How Standards?

Doug Gwyn gwyn at smoke.brl.mil
Thu Apr 18 15:47:12 AEST 1991


In article <HAGERMAN.91Apr16221024 at rx7.ece.cmu.edu> hagerman at ece.cmu.edu (John Hagerman) writes:
>How does ANSI work?  Can/will ANSI C continue to evolve?  Is there any
>point in my thinking about what I'd change in the language, or in
>posting such thoughts here for comment?  Is it possible for me to get
>my thoughts into serious consideration with little pain?

ANSI X3J11 is currently only in the business of interpreting the
existing C standard, not drafting a new one.  A revised C standard
from ANSI is unlikely for the next several years.  ISO SC22/WG14
is currently working on proposed "normative addenda" that would in
effect modify the international C standard, which at the moment is
technically identical to the ANSI C standard.  It is highly
desirable for such addenda to remain entirely compatible with the
current standard, but anything could happen, given the politics
involved and the fact that it's mostly a different set of people
than the ones who prepared the original technical content (so some
of the principles and reasoning that went into the current standard
may not be known to the addendum workers; not all of that was
captured in the Rationale document).  However, the normative
addenda are addressing specific technical areas and are not meant
as a way to solicit random suggestions for changes to C.
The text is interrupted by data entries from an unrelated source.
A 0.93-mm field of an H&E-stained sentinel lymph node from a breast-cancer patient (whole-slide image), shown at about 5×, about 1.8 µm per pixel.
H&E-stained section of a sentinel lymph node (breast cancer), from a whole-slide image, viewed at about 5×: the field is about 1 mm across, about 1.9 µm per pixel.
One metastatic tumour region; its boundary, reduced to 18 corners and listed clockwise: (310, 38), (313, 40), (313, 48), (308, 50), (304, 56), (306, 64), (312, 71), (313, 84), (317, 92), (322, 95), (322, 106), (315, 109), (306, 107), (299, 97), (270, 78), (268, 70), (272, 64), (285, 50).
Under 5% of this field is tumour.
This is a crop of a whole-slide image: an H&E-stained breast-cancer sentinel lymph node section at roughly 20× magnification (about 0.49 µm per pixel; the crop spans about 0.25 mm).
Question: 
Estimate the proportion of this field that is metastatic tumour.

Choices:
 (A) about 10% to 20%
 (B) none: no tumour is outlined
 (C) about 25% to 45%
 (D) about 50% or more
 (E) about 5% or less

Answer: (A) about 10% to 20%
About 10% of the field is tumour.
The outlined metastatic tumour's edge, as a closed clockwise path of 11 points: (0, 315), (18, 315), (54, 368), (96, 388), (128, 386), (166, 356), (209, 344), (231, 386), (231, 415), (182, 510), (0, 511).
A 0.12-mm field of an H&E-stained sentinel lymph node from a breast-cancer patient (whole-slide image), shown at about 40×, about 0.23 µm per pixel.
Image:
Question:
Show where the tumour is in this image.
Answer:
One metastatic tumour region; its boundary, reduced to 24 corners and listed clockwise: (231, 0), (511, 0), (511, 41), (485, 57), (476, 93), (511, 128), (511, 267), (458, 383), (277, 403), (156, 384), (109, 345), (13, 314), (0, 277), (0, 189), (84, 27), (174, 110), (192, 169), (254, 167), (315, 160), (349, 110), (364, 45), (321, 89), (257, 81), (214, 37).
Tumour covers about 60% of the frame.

If you have some good ideas for improvements (hopefully not
incompatible changes) to the language, try implementing them or
suggesting them to implementors.  For example, the Gnu C compiler
supports numerous extensions beyond the standard.  If there is
enough favorable experience with the extensions when work begins
toward a revised standard at some future date, then they might be
adopted for the future standard.  "But don't bother us now."